Department of Bioenvironmental Systems Engineering, National Taiwan University, Taipei 10617, Taiwan.
Department of Water Resources and Environmental Engineering, Tamkang University, New Taipei City 25137, Taiwan.
Sci Total Environ. 2020 Sep 20;736:139656. doi: 10.1016/j.scitotenv.2020.139656. Epub 2020 May 23.

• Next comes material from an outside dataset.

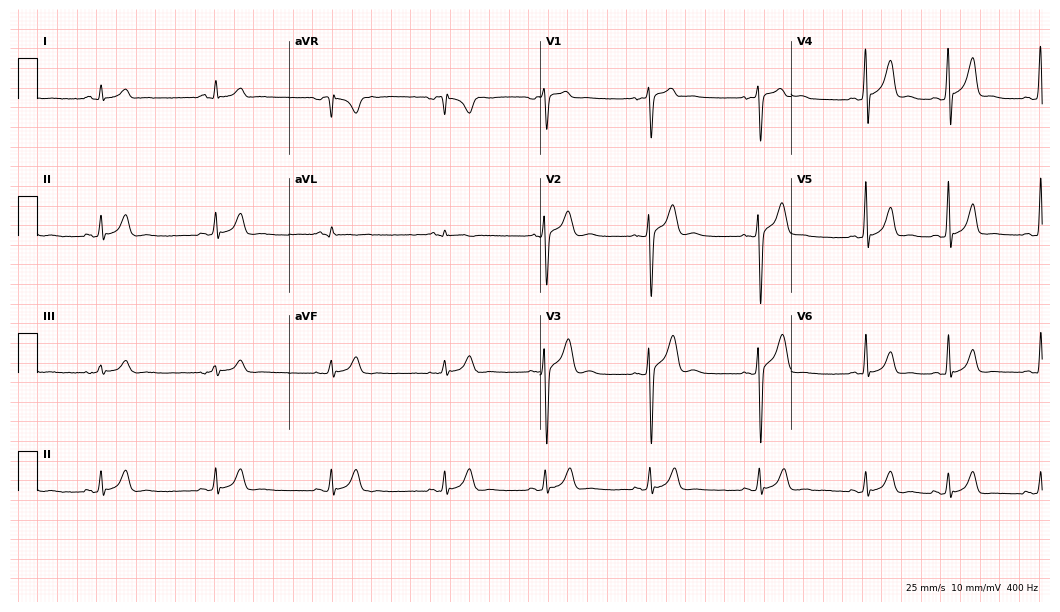
ECG (10.2-second recording at 400 Hz) — a 19-year-old male patient. Labelled as a normal ECG.
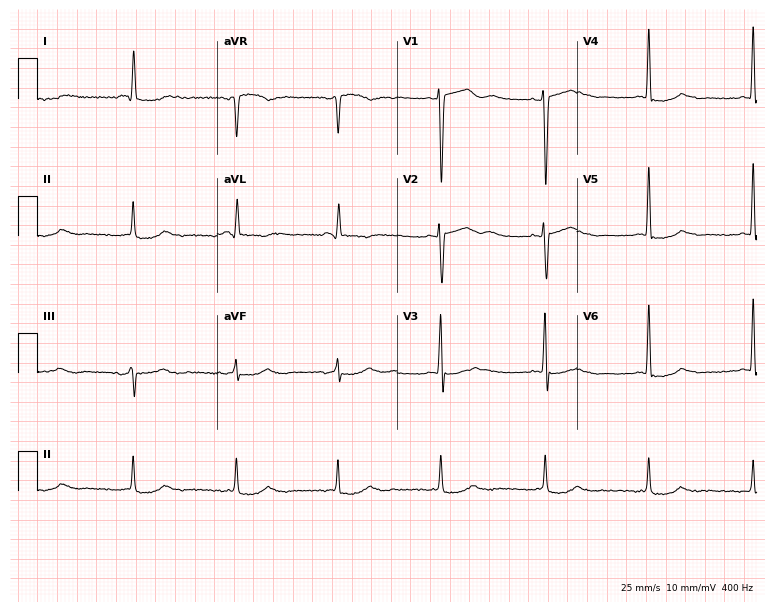
Electrocardiogram (7.3-second recording at 400 Hz), a 57-year-old male. Of the six screened findings (first-degree AV block, right bundle branch block, left bundle branch block, sinus bradycardia, atrial fibrillation, sinus tachycardia), none is recorded.

The complex mixtures of local emission sources and regional transportations of air pollutants make accurate PM2.5 prediction a very challenging yet crucial task, especially under high pollution conditions. A symbolic representation of spatio-temporal PM2.5 features is the key to effective air pollution regulatory plans that notify the public to take necessary precautions against air pollution. The self-organizing map (SOM) can cluster high-dimensional datasets to form a meaningful topological map. This study implements the SOM to effectively extract and clearly distinguish the spatio-temporal features of long-term regional PM2.5 concentrations in a visible two-dimensional topological map. The spatial distribution of the configured topological map spans the long-term datasets of 25 monitoring stations in northern Taiwan using the Kriging method, and the temporal behavior of PM2.5 concentrations at various time scales (i.e., yearly, seasonal, and hourly) are explored in detail. Finally, we establish a machine learning model to predict PM2.5 concentrations for high pollution events. The analytical results indicate that: (1) high population density and heavy traffic load correspond to high PM2.5 concentrations; (2) the change of seasons brings obvious effects on PM2.5 concentration variation; and (3) the key input variables of the prediction model identified by the Gamma Test can improve model's reliability and accuracy for multi-step-ahead PM2.5 prediction. The results demonstrated that machine learning techniques can skillfully summarize and visibly present the clusted spatio-temporal PM2.5 features as well as improve air quality prediction accuracy.
本地排放源和空气污染物区域传输的复杂混合物使得准确预测 PM2.5 成为一项极具挑战性但至关重要的任务,尤其是在高污染条件下。对 PM2.5 时空特征进行符号表示是制定有效空气污染监管计划的关键,该计划可以通知公众采取必要的预防措施来应对空气污染。自组织映射(SOM)可以对高维数据集进行聚类,形成有意义的拓扑图。本研究通过 SOM 来有效提取和清晰区分台湾北部长期区域 PM2.5 浓度的时空特征,并在可视二维拓扑图中进行展示。使用克里金方法配置拓扑图的空间分布跨越了台湾北部 25 个监测站的长期数据集,并详细探讨了 PM2.5 浓度在各种时间尺度(即年度、季节性和小时性)的时间行为。最后,我们建立了一个机器学习模型来预测高污染事件下的 PM2.5 浓度。分析结果表明:(1)人口密度高和交通流量大对应着 PM2.5 浓度高;(2)季节变化对 PM2.5 浓度变化有明显影响;(3)伽马检验确定的预测模型的关键输入变量可以提高模型对多步 PM2.5 预测的可靠性和准确性。结果表明,机器学习技术可以巧妙地总结和直观地呈现聚类的时空 PM2.5 特征,并提高空气质量预测的准确性。